How long does it take to write a CLAUDE.md for a knowledge base, and how do I start?

The first version takes 1-2 hours - you define the directory structure, a basic frontmatter schema, and one workflow (INGEST is a good choice). But CLAUDE.md is a living document that evolves with experience. You start with simple rules, watch what the agent does wrong, add corrections. After a month of regular use you'll have a solid configuration. The key rule: write it by hand, don't generate it with an LLM.

What is progressive disclosure and why is it critical for an AI-agent knowledge base?

Progressive disclosure is the principle of organizing notes in layers - from a general table of contents (vault-map, ~80 lines) through a catalog (catalog, ~650 lines) down to specific files. The agent reads only as much as it needs, without cluttering the context window with unnecessary information. That's the key difference between a knowledge base that "works" and one where the agent gets lost among 185 files and returns generic answers.

Does an LLM Wiki system require a technical background to set up?

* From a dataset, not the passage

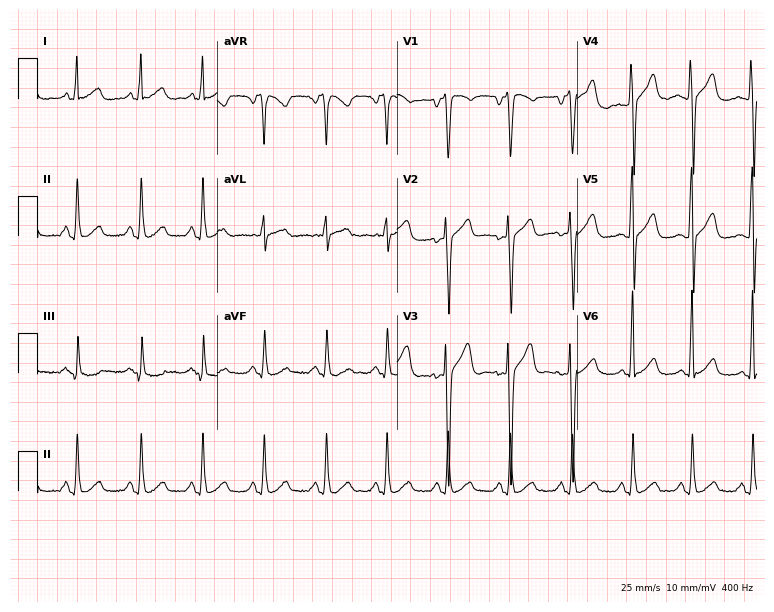
12-lead ECG from a male patient, 35 years old. No first-degree AV block, right bundle branch block, left bundle branch block, sinus bradycardia, atrial fibrillation or sinus tachycardia recorded for this tracing.

The basic setup requires familiarity with Git, the terminal, and Markdown files - you don't need to code. The hardest part is writing a good CLAUDE.md that precisely defines how the agent should treat your vault. This article describes a mature system after 3 years of iteration, but you can start small - a single folder, a simple frontmatter schema, and the INGEST workflow. The article Second Brain with Obsidian and Claude Code gives you a solid starting point.